What is Biliary Atresia?
Biliary atresia is a rare liver disease that affects 1 in every 12,000 infants worldwide. Infants born with this condition have bile ducts that do not develop normally. The bile duct is a tube that allows bile to flow from the liver into the gallbladder and eventually to the small intestine. Bile plays an important role in carrying waste products from the liver and helps the body absorb fats and vitamins. In biliary atresia, the waste gets built up in the liver, which over time leads to permanent scarring of the liver (cirrhosis) and liver failure.
Biliary Atrisia is the most common cause of end-stage liver disease and liver transplants in children.

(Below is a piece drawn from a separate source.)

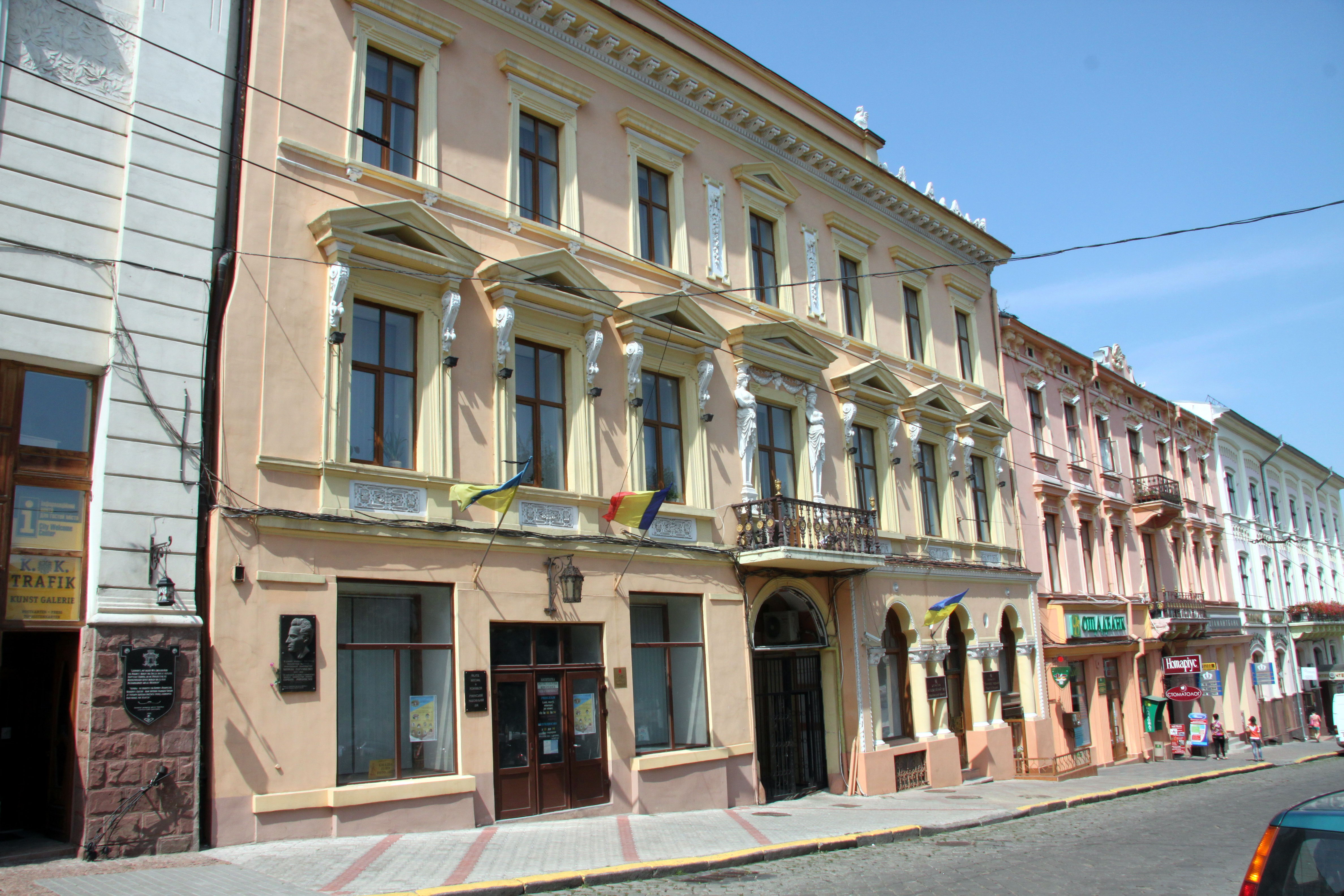 Готель "Вайс", Центральна площа, 9, Чернівці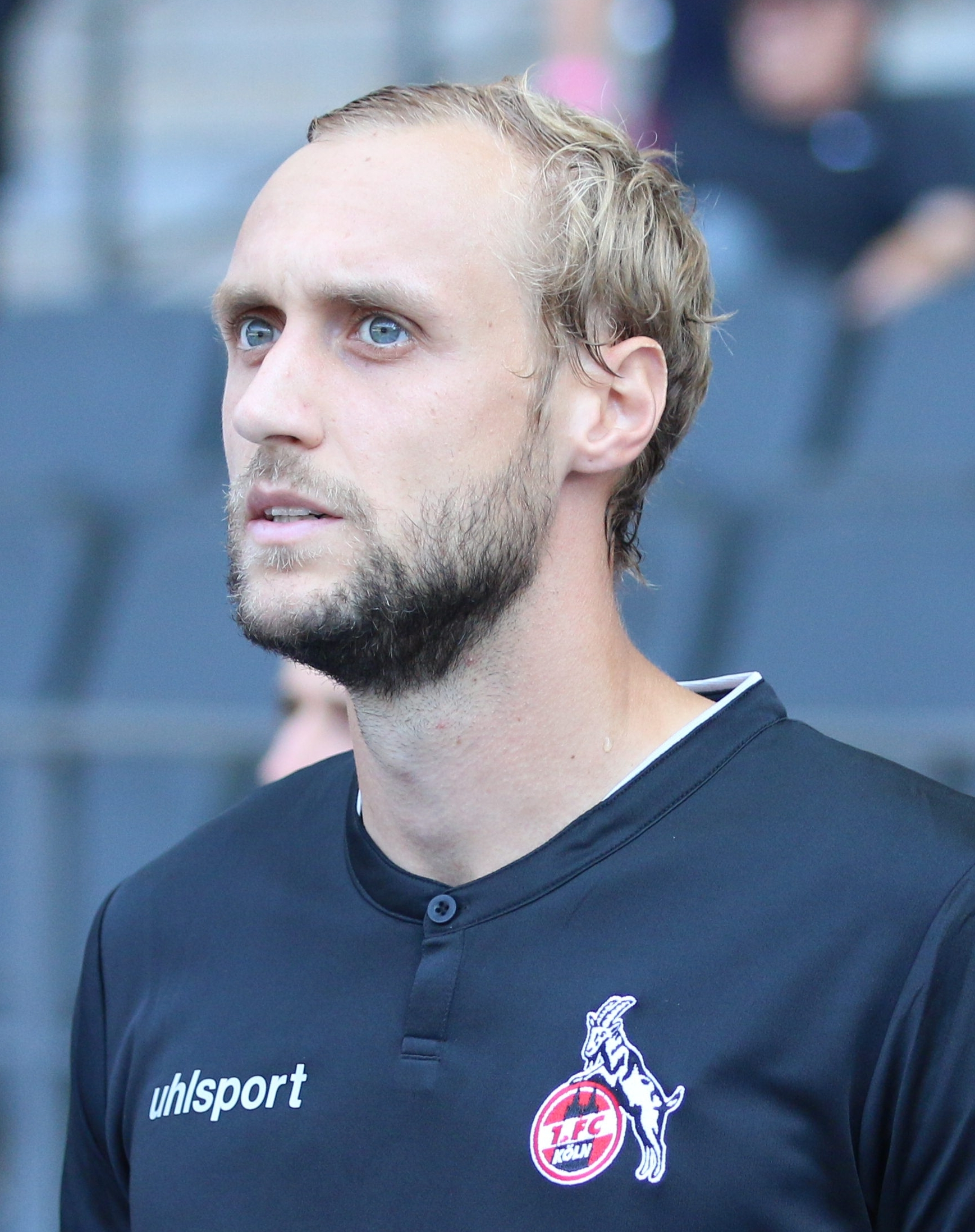 DFB-Pokal 2018/19, 1. Hauptrunde: BFC Dynamo gegen 1. FC Köln 1:9 (1:4): Marcel Risse

The cause of biliary atresia is unknown. Infants may appear normal at birth and may not display any symptoms until a few weeks to months later. Symptoms of biliary include persistent yellowing of eyes or skin beyond 2 weeks of age, dark urine, pale-colored stools, slow weight gain, and enlarged liver.
Types of Biliary Atresia
Fetal form - biliary atresia that develops during fetal life and jaundice present at birth. Some children may have other birth defects in the heart, spleen, or intestines.
Perinatal form - the more common form of biliary atresia. Symptoms do not become evident until the second to fourth week of age.
Symptoms of Biliary Atresia
Infants may appear normal at birth and may not display any symptoms until a few weeks to months later. Symptoms of biliary include persistent yellowing of eyes or skin beyond 2 weeks of age, dark urine, pale or clay-colored (acholic) stools, slow weight gain, and enlarged liver.
Diagnosis of Biliary Atresia
Liver enzymes (AST, ALT, GGT) and direct bilirubin will be elevated.
Albumin, total protein, and clotting studies (PT, PTT, INR) can be affected as they are made by the liver.
Other blood and urine tests are ordered to look for other causes of liver problems that can look similar to biliary atresia.
Abdominal ultrasound - provides an image of the liver and associated structures/anatomy
Hepatobiliary Iminodiacetic Acid (HIDA) scan - a diagnostic imaging technique that injects harmless radioactive dye to determine whether there is bile flow from the liver into the gallbladder and intestine. Cases of biliary atresia typically demonstrate an absence of tracer in the gastrointestinal tract.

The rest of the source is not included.